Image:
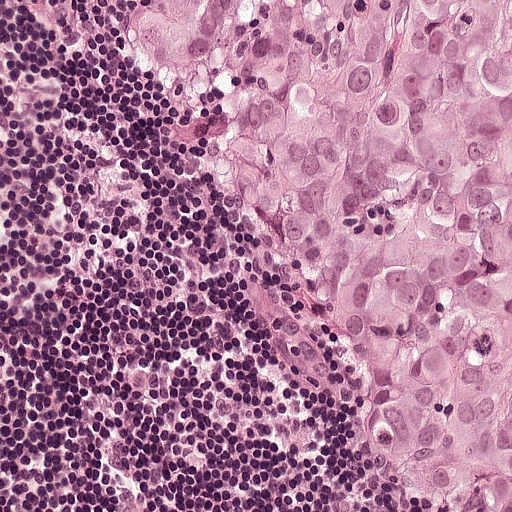
A 0.25-mm field of an H&E-stained sentinel lymph node from a breast-cancer patient (whole-slide image), shown at about 20×, about 0.49 µm per pixel.
Question:
Is any metastatic breast cancer visible in this crop?
Answer:
Yes.
Metastatic tumour outline, simplified to 10 points and listed clockwise in crop pixels (x, y): (511, 0), (511, 511), (412, 511), (382, 486), (304, 380), (272, 283), (208, 206), (190, 133), (144, 94), (114, 2).
About 50% of the image area is annotated as tumour.

Image:
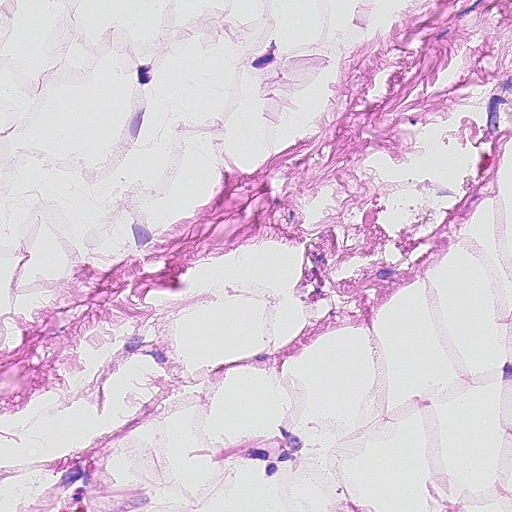
A 0.23-mm field of an H&E-stained sentinel lymph node from a breast-cancer patient (whole-slide image), shown at about 20×, about 0.45 µm per pixel.
Question:
Is any metastatic breast cancer visible in this crop?
Answer:
No, this field holds no outlined metastasis.

Image:
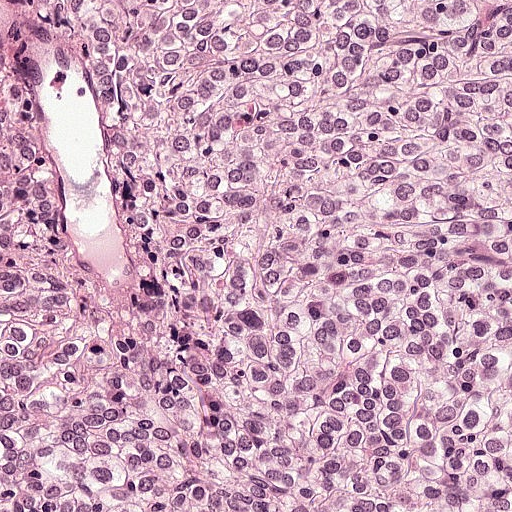
H&E-stained section of a sentinel lymph node (breast cancer), from a whole-slide image, viewed at about 20×: the field is about 0.25 mm across, about 0.49 µm per pixel.
Question:
Is any metastatic breast cancer visible in this crop?
Answer:
Yes.
Metastatic tumour covers the whole field.
Tumour covers over 95% of the frame.

Image:
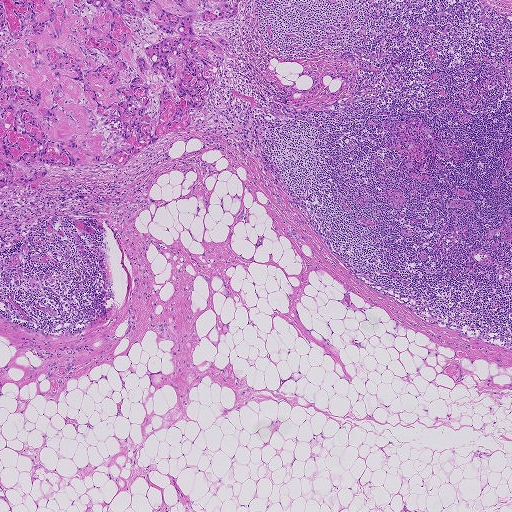
H&E-stained section of a sentinel lymph node (breast cancer), from a whole-slide image, viewed at about 2.5×: the field is about 1.9 mm across, about 3.6 µm per pixel.
Question:
Is any metastatic breast cancer visible in this crop?
Answer:
Yes.
Tumour region outline (a closed clockwise path, crop pixels): (0, 0), (242, 0), (238, 15), (210, 27), (229, 44), (187, 127), (123, 167), (44, 164), (48, 173), (38, 181), (0, 188).
The annotated tumour makes up about 15% of the crop.
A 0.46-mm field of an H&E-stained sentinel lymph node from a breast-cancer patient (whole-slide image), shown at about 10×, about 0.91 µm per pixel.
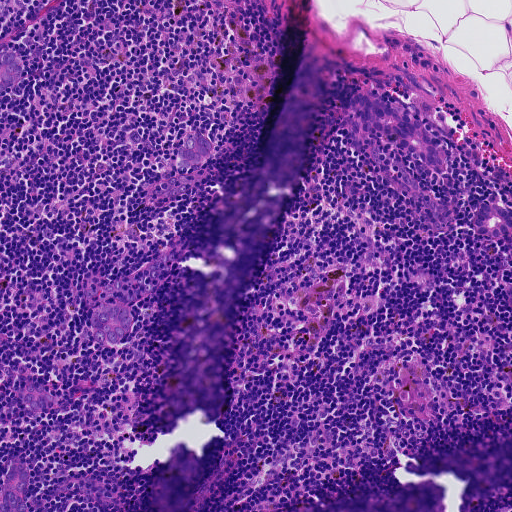
Boundaries of seven metastatic tumour regions, simplified and listed clockwise, largest first: region 1: (359, 92), (418, 114), (440, 134), (449, 154), (448, 164), (438, 169), (420, 162), (383, 134), (372, 134), (358, 150), (343, 124), (349, 115), (350, 96); region 2: (110, 298), (131, 308), (130, 326), (126, 336), (120, 344), (106, 346), (96, 342), (92, 333), (86, 325), (89, 316), (101, 300); region 3: (195, 132), (205, 134), (213, 140), (215, 150), (211, 158), (203, 165), (188, 172), (178, 170), (175, 160), (176, 151), (186, 134); region 4: (22, 458), (29, 469), (26, 488), (28, 511), (0, 511), (0, 506), (7, 491), (6, 471), (12, 462); region 5: (480, 202), (500, 205), (509, 210), (511, 215), (511, 229), (507, 236), (497, 237), (476, 229), (474, 220); region 6: (11, 49), (21, 52), (23, 71), (20, 80), (0, 94), (0, 53); region 7: (35, 383), (45, 386), (51, 394), (59, 401), (43, 413), (34, 412), (27, 405), (22, 395), (26, 386).
One more small tumour piece is annotated here but not outlined.
The annotated tumour makes up about 5% of the crop.
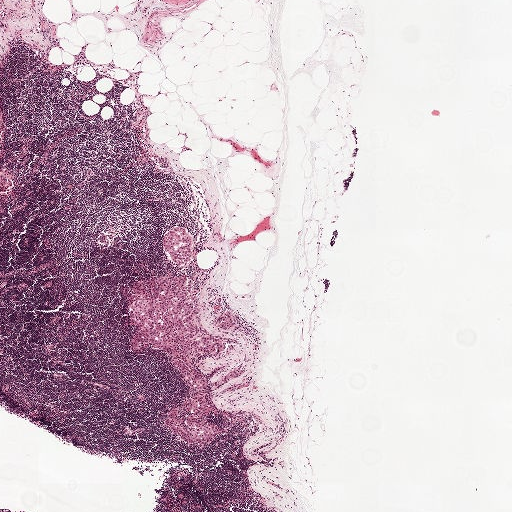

- **Activity**:
The images are to be left out; every line above should be set down exactly.

- **Response**:
Image:
A 0.25-mm field of an H&E-stained sentinel lymph node from a breast-cancer patient (whole-slide image), shown at about 20×, about 0.49 µm per pixel.
Question:
Is any metastatic breast cancer visible in this crop?
Answer:
Yes.
Metastatic tumour outline, simplified to 10 points and listed clockwise in crop pixels (x, y): (511, 0), (511, 511), (412, 511), (382, 486), (304, 380), (272, 283), (208, 206), (190, 133), (144, 94), (114, 2).
About 50% of the image area is annotated as tumour.

Image:
A 0.23-mm field of an H&E-stained sentinel lymph node from a breast-cancer patient (whole-slide image), shown at about 20×, about 0.45 µm per pixel.
Question:
Is any metastatic breast cancer visible in this crop?
Answer:
No, this field holds no outlined metastasis.

Image:
H&E-stained section of a sentinel lymph node (breast cancer), from a whole-slide image, viewed at about 20×: the field is about 0.25 mm across, about 0.49 µm per pixel.
Question:
Is any metastatic breast cancer visible in this crop?
Answer:
Yes.
Metastatic tumour covers the whole field.
Tumour covers over 95% of the frame.

Image:
H&E-stained section of a sentinel lymph node (breast cancer), from a whole-slide image, viewed at about 2.5×: the field is about 1.9 mm across, about 3.6 µm per pixel.
Question:
Is any metastatic breast cancer visible in this crop?
Answer:
Yes.
Tumour region outline (a closed clockwise path, crop pixels): (0, 0), (242, 0), (238, 15), (210, 27), (229, 44), (187, 127), (123, 167), (44, 164), (48, 173), (38, 181), (0, 188).
The annotated tumour makes up about 15% of the crop.
A 0.46-mm field of an H&E-stained sentinel lymph node from a breast-cancer patient (whole-slide image), shown at about 10×, about 0.91 µm per pixel.
Boundaries of seven metastatic tumour regions, simplified and listed clockwise, largest first: region 1: (359, 92), (418, 114), (440, 134), (449, 154), (448, 164), (438, 169), (420, 162), (383, 134), (372, 134), (358, 150), (343, 124), (349, 115), (350, 96); region 2: (110, 298), (131, 308), (130, 326), (126, 336), (120, 344), (106, 346), (96, 342), (92, 333), (86, 325), (89, 316), (101, 300); region 3: (195, 132), (205, 134), (213, 140), (215, 150), (211, 158), (203, 165), (188, 172), (178, 170), (175, 160), (176, 151), (186, 134); region 4: (22, 458), (29, 469), (26, 488), (28, 511), (0, 511), (0, 506), (7, 491), (6, 471), (12, 462); region 5: (480, 202), (500, 205), (509, 210), (511, 215), (511, 229), (507, 236), (497, 237), (476, 229), (474, 220); region 6: (11, 49), (21, 52), (23, 71), (20, 80), (0, 94), (0, 53); region 7: (35, 383), (45, 386), (51, 394), (59, 401), (43, 413), (34, 412), (27, 405), (22, 395), (26, 386).
One more small tumour piece is annotated here but not outlined.
The annotated tumour makes up about 5% of the crop.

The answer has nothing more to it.